KiwiSaver First Home Withdrawal
KiwiSaver members can withdraw their savings to put towards the purchase of their first home. This option is particularly beneficial for those who have been contributing to KiwiSaver for several years.
Key Features:
- Eligibility: You must have been a KiwiSaver member for at least three years.
- Amount: You can withdraw your contributions, your employer’s contributions, and government contributions (excluding the $1,000 kick-start if you received it).
- First Home Grant: If you are eligible, you can also apply for the First Home Grant, which provides up to $5,000 for an existing home or up to $10,000 for a new build.
Considerations:
- Impact on Retirement Savings: Withdrawing your KiwiSaver funds will reduce the amount available for your retirement, so consider this carefully.
- Application Process: The process can take several weeks, so plan ahead to ensure the funds are available when you need them.
Welcome Home Loan
Similar to the First Home Loan, the Welcome Home Loan is another initiative by Kāinga Ora designed to help first-time buyers with a low deposit.
Key Features:
- Low Deposit: Requires only a 10% deposit.
- Income Cap: The income cap is $95,000 for a single buyer and $150,000 for a couple or two or more buyers.
- House Price Cap: The property price must be within the regional house price caps set by Kāinga Ora.
Considerations:
- Limited Lender Participation: Not all lenders offer the Welcome Home Loan, so your options may be limited.

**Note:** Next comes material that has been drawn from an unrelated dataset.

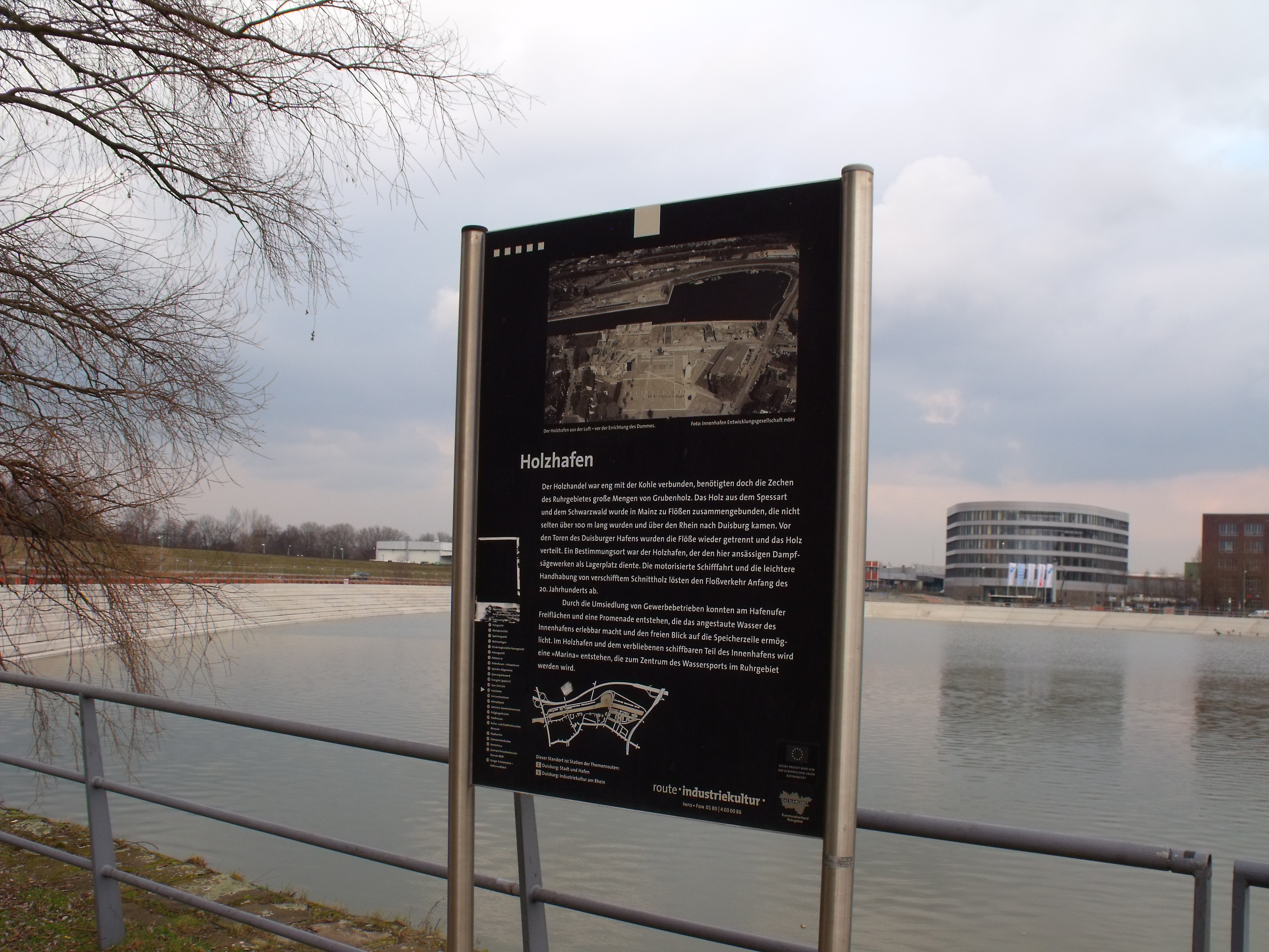 Informationstafel zur Route der Industriekultur im Duisburger Holzhafen

- Mortgage Insurance: You may need to pay a mortgage insurance premium, which can increase the overall cost of the loan.
Bank Loans
Most major banks in New Zealand offer a range of mortgage products tailored to first-time buyers. These loans typically require a higher deposit than the government-supported schemes but may offer more flexibility.
Key Features:
- Deposit Requirements: Typically, banks require a 20% deposit, but some may offer loans with a lower deposit under certain conditions.
- Interest Rates: Banks often offer competitive interest rates, with options for fixed, floating, or split-rate mortgages.
- Special Offers: Banks may provide special offers for first-time buyers, such as cash incentives, lower interest rates for the first year, or reduced fees.
Considerations:
- Credit Score: Your credit score and financial history will significantly impact your ability to secure a loan and the terms offered.
- Loan Features: Consider the features of the loan, such as the ability to make extra repayments, redraw facilities, and offset accounts.
Non-Bank Lenders
Non-bank lenders can be an alternative for those who may not meet the strict criteria of traditional banks. These lenders may offer more flexible terms but often at higher interest rates.
Key Features:
- Flexible Criteria: Non-bank lenders may be more willing to work with borrowers who have lower deposits or less-than-perfect credit histories.
- Quick Approval: Non-bank lenders often have faster approval processes compared to traditional banks.
Considerations:
- Higher Interest Rates: Non-bank lenders typically charge higher interest rates, which can increase the overall cost of the loan.
- Reputation and Regulation: Ensure the lender is reputable and regulated by the Financial Markets Authority (FMA) to avoid potential issues.
Navigating the various first home loan options in New Zealand can be complex, but understanding the available schemes and their requirements can help you make an informed decision. Whether you opt for a government-supported loan, utilise your KiwiSaver funds, or secure a mortgage through a traditional or non-bank lender, each option has its benefits and considerations.
It’s essential to thoroughly research and compare the options, considering factors such as deposit requirements, interest rates, eligibility criteria, and additional costs. Consulting with a financial advisor or mortgage broker can also provide valuable insights and help you choose the best loan for your circumstances.
By exploring these first home loan options and understanding their implications, you can take a significant step towards achieving your dream of homeownership in 2024.